Open Journal of
Clinical and Medical Images


Clinical Image - Open Access, Volume 3

Asymptomatic presentation of a rare disease: Lymphangioleiomyomatosis

Som N Chalise*; Christopher Glynn; Eric Scot

Attending Physician, Pulmonary and Critical Care Medicine, Riverside Health System, USA.

*Corresponding Author: Som N Chalise
Attending Physician, Pulmonary and Critical Care Medicine, Riverside Health System, USA.
Email: som.chalise@rivhs.com

Received : Jul 21, 2023

Accepted : Aug 11, 2023

Published : Aug 18, 2023

Archived : www.jclinmedimages.org

Copyright : © Chalise SN (2023).

Abstract

Lymphangioleiomyomatosis (LAM) is a rare disorder involving young female patients. We present a 35 years old female who presented to the emergency room for abdominal pain due to ureteral stone. Imaging study incidentally found pneumothorax as well as cystic lung disease. Further workup confirmed this to be LAM.

Keywords: LAM; Pneumothorax; Cystic lung disease.

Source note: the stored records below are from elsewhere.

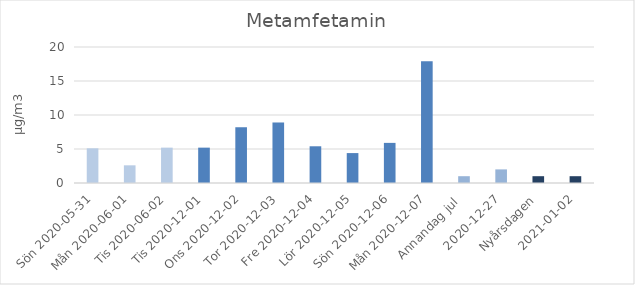
| Category | Metamfetamin |
|---|---|
| Sön 2020-05-31 | 5.1 |
| Mån 2020-06-01 | 2.6 |
|  Tis 2020-06-02 | 5.2 |
| Tis 2020-12-01 | 5.2 |
| Ons 2020-12-02 | 8.2 |
| Tor 2020-12-03 | 8.9 |
| Fre 2020-12-04 | 5.4 |
| Lör 2020-12-05 | 4.4 |
| Sön 2020-12-06 | 5.9 |
| Mån 2020-12-07 | 17.9 |
| Annandag jul  | 1 |
| 2020-12-27 | 2 |
| Nyårsdagen | 1 |
| 2021-01-02 | 1 |

Citation: Chalise SN, Glynn C, Scott E. Asymptomatic presentation of a rare disease: Lymphangioleiomyomatosis. Open J Clin Med Images. 2023; 3(2): 1131.
Figure 1: CT chest representative Coronal (A) and cross section (B) images show bilateral innumerable cystic lung lesions and right side small pneumothorax (arrows). Low power (C) and high power (D) hematoxylin and eosin stains show multiple cysts, with focal atypical thickened smooth muscle cyst lining (arrows). Image E shows positive for HMB45 ( seen as red color). Image F shows positive for desmin ( seen as brown color) and image G shows positive for progesteron receptor (seen as brown color)

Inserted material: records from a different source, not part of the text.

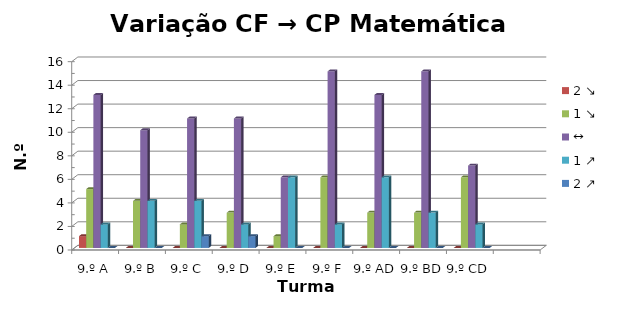
| Category | 2 ↘ | 1 ↘ | ↔ | 1 ↗ | 2 ↗ |
|---|---|---|---|---|---|
| 9.º A | 1 | 5 | 13 | 2 | 0 |
| 9.º B | 0 | 4 | 10 | 4 | 0 |
| 9.º C | 0 | 2 | 11 | 4 | 1 |
| 9.º D | 0 | 3 | 11 | 2 | 1 |
| 9.º E | 0 | 1 | 6 | 6 | 0 |
| 9.º F | 0 | 6 | 15 | 2 | 0 |
| 9.º AD | 0 | 3 | 13 | 6 | 0 |
| 9.º BD | 0 | 3 | 15 | 3 | 0 |
| 9.º CD | 0 | 6 | 7 | 2 | 0 |
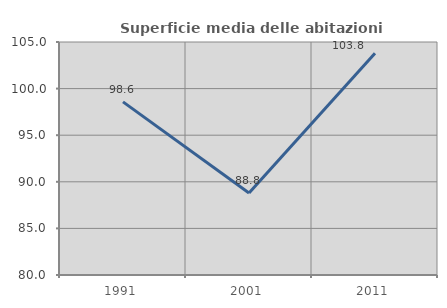
| Category | Superficie media delle abitazioni occupate |
|---|---|
| 1991.0 | 98.573 |
| 2001.0 | 88.794 |
| 2011.0 | 103.802 |
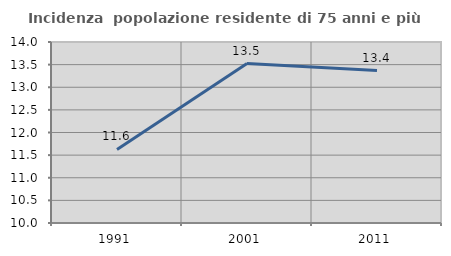
| Category | Incidenza  popolazione residente di 75 anni e più |
|---|---|
| 1991.0 | 11.625 |
| 2001.0 | 13.523 |
| 2011.0 | 13.368 |

Clinical image description

A 35-year-old female with no previous diagnosed medical conditions presented to an emergency department due to complaints of right sided flank pain with nausea and vomiting. Patient delivered a healthy male child normally four months prior to presentation. CT scan of abdomen demonstrated right sided ureterolithiasis as well as a small right sided pneumothorax. Subsequent CT chest showed small pneumothorax and scattered multiple thin-walled pulmonary cysts bilaterally. Patient reported no pulmonary symptoms. The patient underwent video assisted thoracoscopic surgery procedure with right sided pleurodesis and surgical lung biopsy. Intraoperatively, multiple small cysts were visible on the surface of all three lobes of the right lung as well as some on the parietal pleura. The surgical lung biopsy specimen showed multiple cysts with an atypical smooth muscle lining, with variable spindled and epithelioid morphology. The atypical cells showed focal positivity for desmin (a smooth muscle marker), HMB45 (a melanocytic marker), and progesterone receptor. The radiographic and the staining on the pathology specimen pattern are typical of, and specific for lymphangioleiomyomatosis.

Acknowledgement: We thank Valentine Curran, MD for his mentorship during this case study.